Entry at Teleread titled: The library tech skeptic at work: Good Kindle advice for Amazon from Walt Crawford, despite his past misses
Excerpt: Behold! A few nice words about the Kindle have come from none other than Walt Crawford, a well-known library automation guru and tech skeptic—even if they show up with major conditions.
I’ll get to Walt’s somewhat pro-Kindle remarks and K-related advice in time. His very qualified praise is blog-worthy since he has just about made a career of skepticism toward futuristic library tech. For now, here’s a little context for you to take in, while the suspense builds about the exact Crawford quote.
Librarians partly to blame
Line from Teleread article: In this vein, I’m glad that Walt mentions ePUB, the IDPF standard and its adoption challenges, but I hope he’ll grasp that librarians are partly to blame for the format not succeeding as quickly as boosters hoped.

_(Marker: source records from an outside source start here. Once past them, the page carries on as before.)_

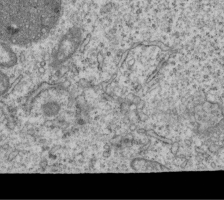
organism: Human
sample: MDA-MB-231 cells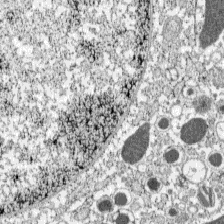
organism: C57BL Mouse
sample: Pancreatic islet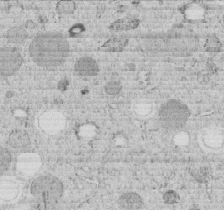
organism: C. elegans
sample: C. elegans embryo early stage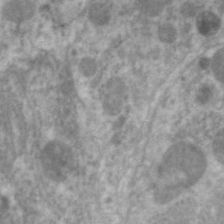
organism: C. elegans
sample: Pharynx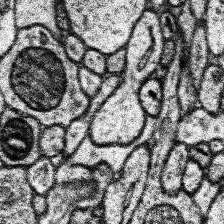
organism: Human
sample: Temporal Lobe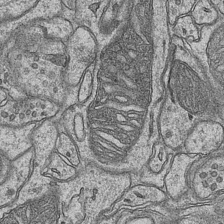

–Just putting the line out there for possible discussion.
Suggestions for librarians re .epub
Thanks, Bibilofuture, for the pickup of the item. While I very much think the library world could be doing more for ePUB, I meant the comment in a constructive way. You can’t solve a problem without being aware of it.
Ideally librarians will ask vendors for timetables for the availability of ePUB books at the consumer level.
If there are problems, then librarians need to know what they might be–and team up with vendors on solutions.
None other than Steve Potash, president of the IDPF (idpf.org), the group behind the ePUB standard, is also founder of Overdrive, one of the biggest suppliers of public library e-books. It would be wonderful if OverDrive, which has laudably announced its support of the standard, would tell librarians:
–When ePUB will be available to the company’s library customers, if this process hasn’t started already?
–How widely ePUB will be available? For all OverDrive libraries? For all books? What percentage of books by what time? Will it end up being a preferred format? Is OverDrive encouraging publishers to follow Hachette USA’s excellent example and use ePUB as a standard distribution format?
–What OverDrive will do, in terms of tech support, to help libraries and their patrons make the transition?
–Will there be ePUB-capable readers promoted besides Adobe Digital editions? Although hardly flawless–it currently lacks CSS support–FBReader is an interesting open source alternative. I hope that librarians and the open source community can combine efforts on other readers that work with ePUB and pay special attention to ease-of-use issues. Could library groups even offer grants to responsive open source developers?
–How open is OverDrive to offering ePUB books without DRM, _when publishers allow this_. I know the library world is accustomed to certain business models, built around expiration. But how about offering not just DRMed editions of books but also those that would be easily readable via a Web browser for people who don’t want to mess with DRM. Access could still be timed. Ideally the online format would be something that allowed quick browsing. Beyond that, there is the possibility of using social DRM in a limited way, combined with permanent checkouts. I’ll explain these terms tomorrow in a TeleRead post discussing new models for libraries. Meanwhile, of course, DRM has the obvious disadvantage of gumming up the works so that even ePUB books aren’t readable with open source programs like FBReader.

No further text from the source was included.